I'd say you have a bad cpu.
Esokrates about 10 years

psusi: is there a special reason you suspect the cpu?

Esokrates about 10 years

Hi, Thanks for your answer. Is there anything additional I can provide for you to have a quick look on it? The linux debug symbols were installed, I invoked the crash utility with the path to the symbols and ran bt. The output is attached in the initial question. A memcheck86+ passed without any errors, so it seems not to be the memory.

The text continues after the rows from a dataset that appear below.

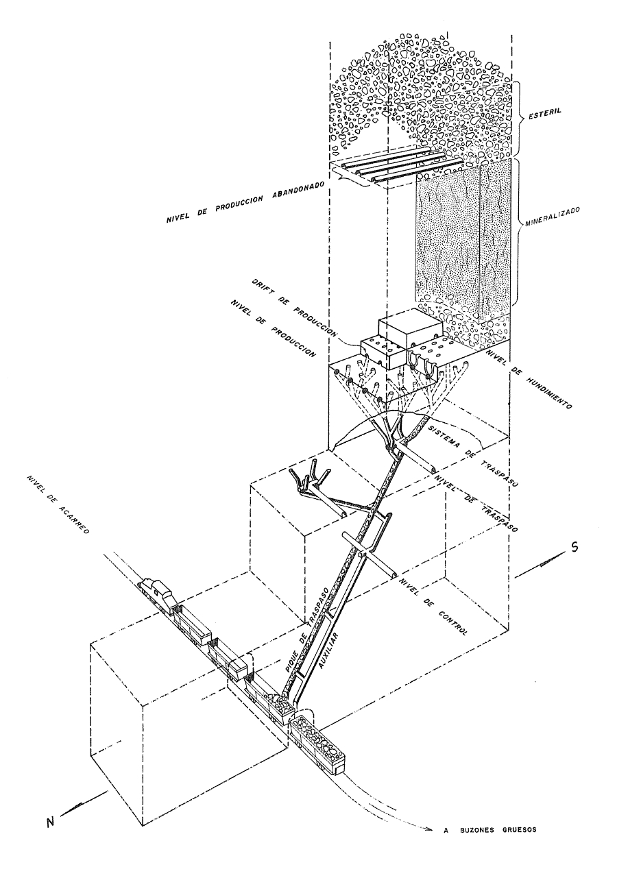 Bloque diagrama mostrando el sistema de explotación y traspaso de mineral en la mina El Teniente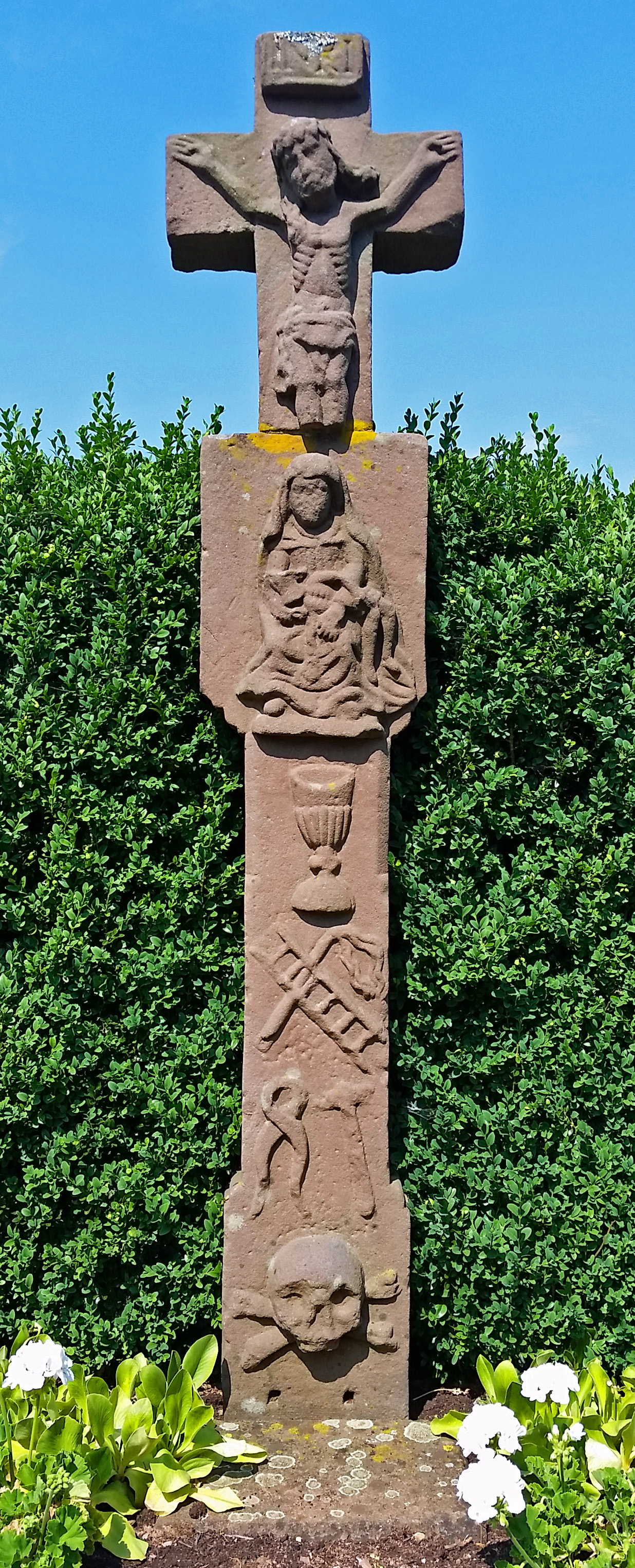 Wegkreuz in Weidingen, oberer Teil von einem anderen Wegkreuz aufgesetzt)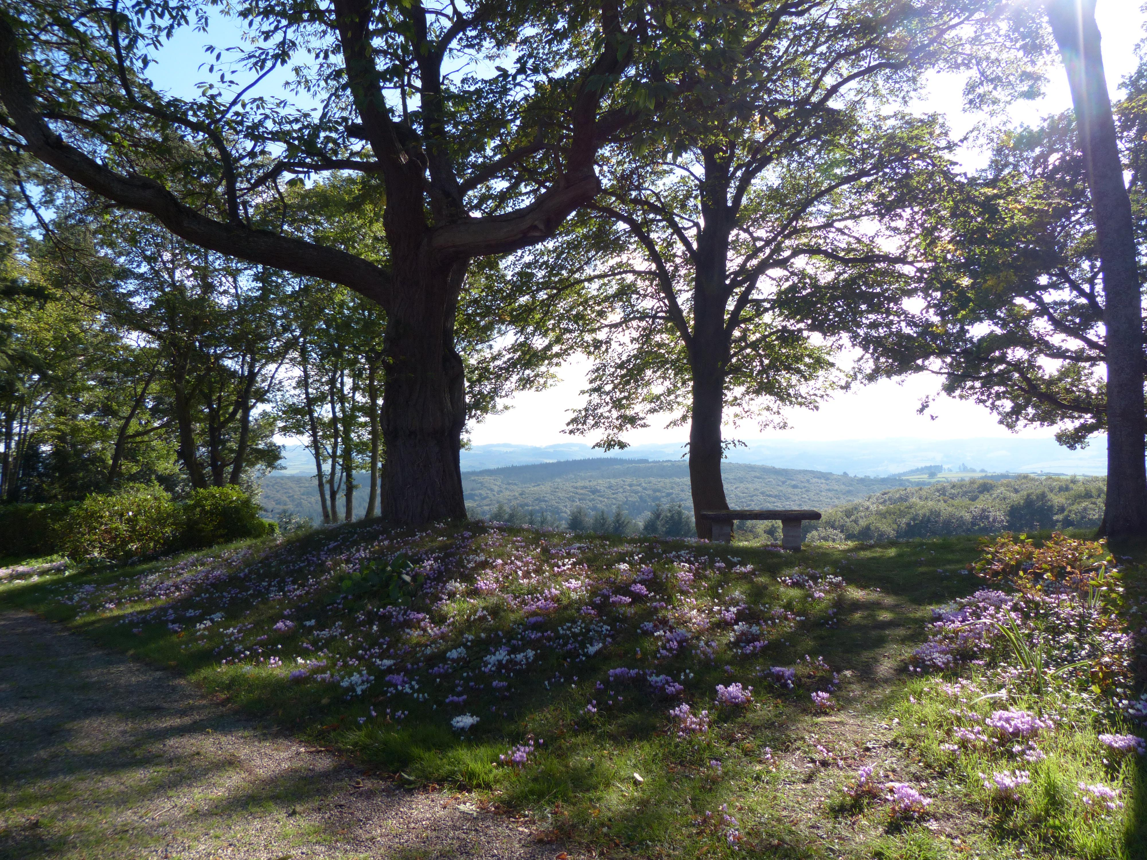 Château du Châtelard, Ébreuil (Allier). Vue vers le sud sur les bois du Châtelard, la vallée de la Sioule et l'Auvergne. Cyclamens de Naples à l'automne.

Is swapping the memory modules still necessary? What is really strange with this issue is, that the laptop did not panic since I asked the question and paniced 4 times that day I asked the question (it cannot be overheating), so reproducing is not easy.
Esokrates about 10 years

Okay crash happened again today (under windows, when my sister had to use a microsoft program). What do you mean by in depth analysis and what steps would it involve? The issue is strange, because the motherboard has been exchanged, memcheck86+ shows no errors and the Intel® Processor Diagnostic Tool passed successfully (under windows). If it was main memory, memcheck86+ would detect that, wouldn't it? How do I check the cpu cache? One thing out of interest: Could mce=3 boot option be a possible workaround for some time? What are the risks?
ppetraki about 10 years

Yeah... tests lie, well not deliberately, in so much that it has a strong opinion of the "testing model". So unit testing memory may not reproduce the issue because of other contributing factors that only running a full OS can provide. This is why the "linux kernel build" test is so good as it demands all sorts of memory and io in patterns and timing a unit test can't reproduce.
ppetraki about 10 years

I was a little terse when I said "cpu cache", what I was implying is the silicon yield on the chip produced errors in that area which compromised it's memory. So component wise for troubleshooting the memory and cpu should be swapped for known good components.
ppetraki about 10 years

the consequences of ignoring uncorrectable machine checks is silent data corruption. im still of the opinion that the entire machine should be replaced under warranty. you already paid for it once, you shouldn't have to pay more to troubleshoot your own kit. Also the costs of those two components can easily amount to 30-40% of the total purchase price.